Flags for `serve` / `install`:

- `--host`, `--port`, `--token`, `--home`
- `serve` also: `--log-level`
- Env fallbacks: `PAPERPRISM_HOST`, `PAPERPRISM_PORT`, `PAPERPRISM_TOKEN`, `PAPERPRISM_HOME`

## Background autostart on macOS

```bash
paperprism-agent install     # writes ~/Library/LaunchAgents/com.paperprism.agent.plist
                             # and bootstraps it into gui/<uid>
paperprism-agent status      # shows launchctl state
paperprism-agent logs --follow
paperprism-agent uninstall   # stop + delete plist
```

The LaunchAgent:

- starts at user login (`RunAtLoad`)
- auto-restarts on crash (`KeepAlive.Crashed`), **not** on clean stops, so
  `uninstall` and graceful SIGTERM actually work
- rate-limits respawns (`ThrottleInterval=10`) to avoid hot-looping
- captures launchd-level stdout/stderr to `logs/launchd.{out,err}.log` while
  the app's structured log continues to flow into `logs/agent.{out,err}.log`
- uses `sys.executable` from the venv you ran `install` from, so upgrading is
  just `pip install -e . && paperprism-agent restart`

### Linux (future)

A `systemd --user` unit will be generated by `install` when the platform
is Linux.
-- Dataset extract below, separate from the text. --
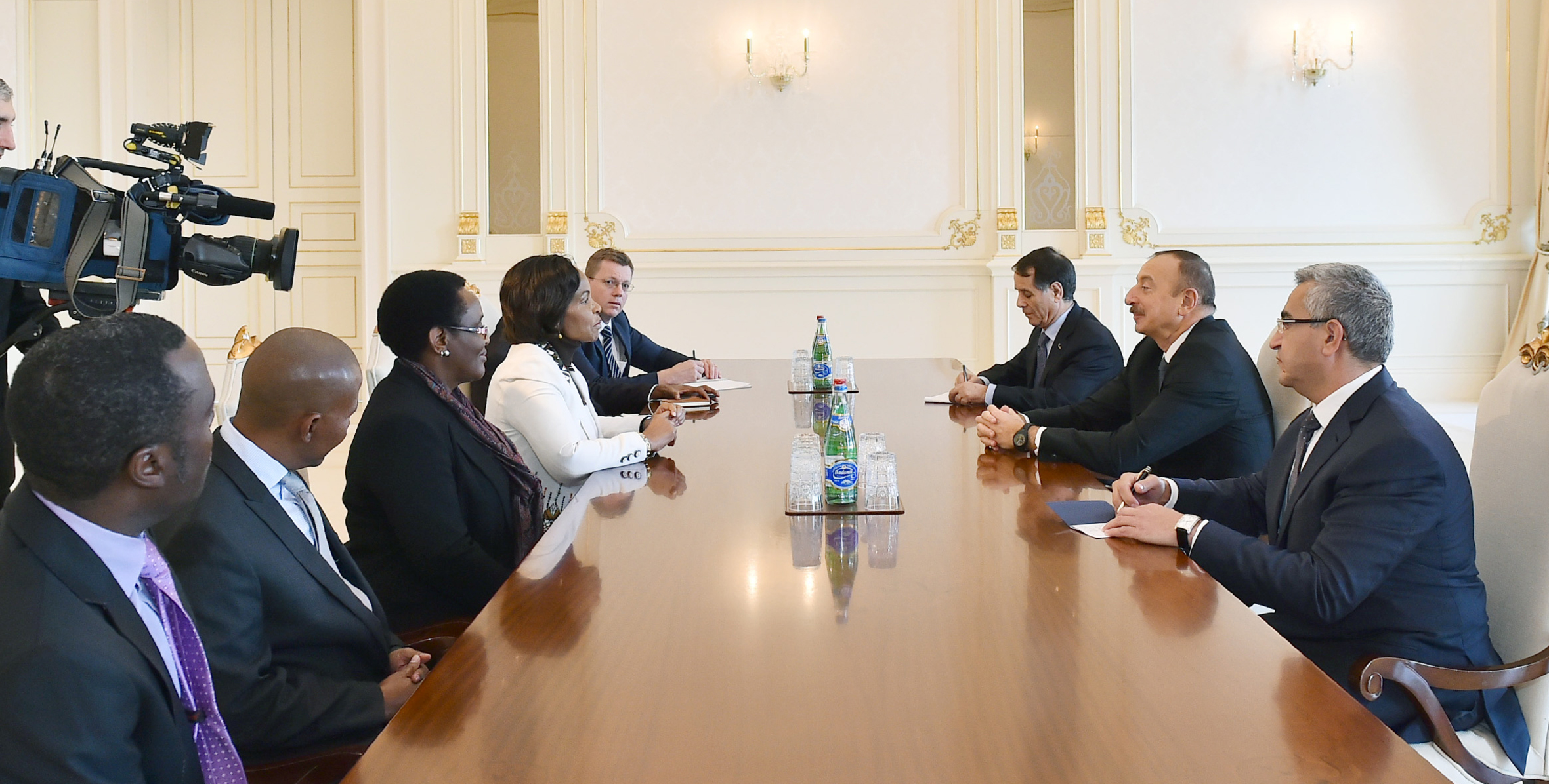 Prezident İlham Əliyev Cənubi Afrika Respublikasının beynəlxalq əlaqələr və əməkdaşlıq naziri xanım Maite Nkoana-Maşabanenin başçılıq etdiyi nümayəndə heyətini qəbul edərkən
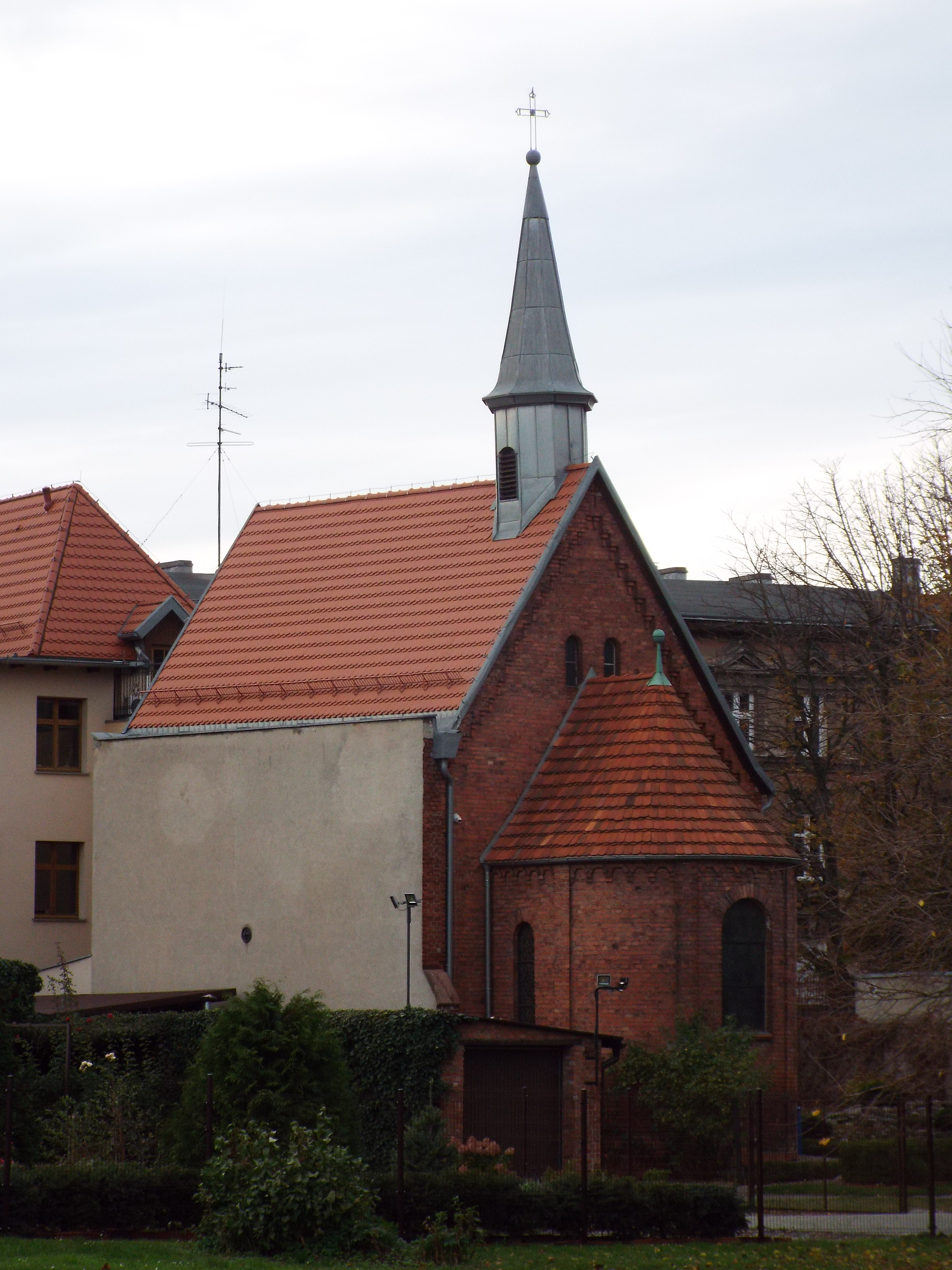 Elbląg, ul. Zamkowa 17 - kaplica wchodząca w skład zespołu dawnego klasztoru zgromadzenia ss. św. Katarzyny, 1910-12

For now, run `paperprism-agent serve` in a terminal or wire it
into your own systemd user unit.

## Filesystem layout

```
~/.paperprism/
├── runtime.json        # {port, pid, token, version}
├── llm.yaml            # provider, model, api_base, api_key_env, auto_tag_on_ingest, ...
├── secrets.env         # API keys (mode 600)
├── db.sqlite           # papers, tags, paper_tags, topics, jobs, FTS5
├── logs/
│   ├── agent.out.log
│   ├── agent.err.log
│   ├── launchd.out.log
│   └── launchd.err.log
└── vault/
    └── YYYY/MM/<arxivId>/
        ├── paper.pdf
        └── meta.json
```

`db.sqlite` is managed by numbered migrations under
`paperprism_agent/migrations/` and applied automatically on startup
whenever the file's `schema_version` is behind the code.

## LLM configuration

`~/.paperprism/llm.yaml` (also editable from the extension's Options
page → LLM section) shape:

```yaml
provider: qwen            # one of: openai, anthropic, google, qwen,
                          # deepseek, moonshot, openrouter, ollama
model: qwen-plus
api_base: https://dashscope.aliyuncs.com/compatible-mode/v1
api_key_env: QWEN_API_KEY  # name of the env var holding the key
enrichment_enabled: true   # pull arxiv API metadata + PDF abstract
classification_enabled: true
auto_tag_on_ingest: true   # LLM-tag every paper added via /api/ingest
```

Secrets are never written into `llm.yaml`; they sit in
`~/.paperprism/secrets.env` at mode 600 and are loaded into the Agent's
process environment on startup (and live-injected when the Options
wizard saves a new key).

## Contract with the extension

See `extension/lib/agent.ts`. The server validates incoming JSON with
`paperprism_agent.models`. Breaking changes on either side must bump
`meta.schema_version` and ship a matching SQLite migration.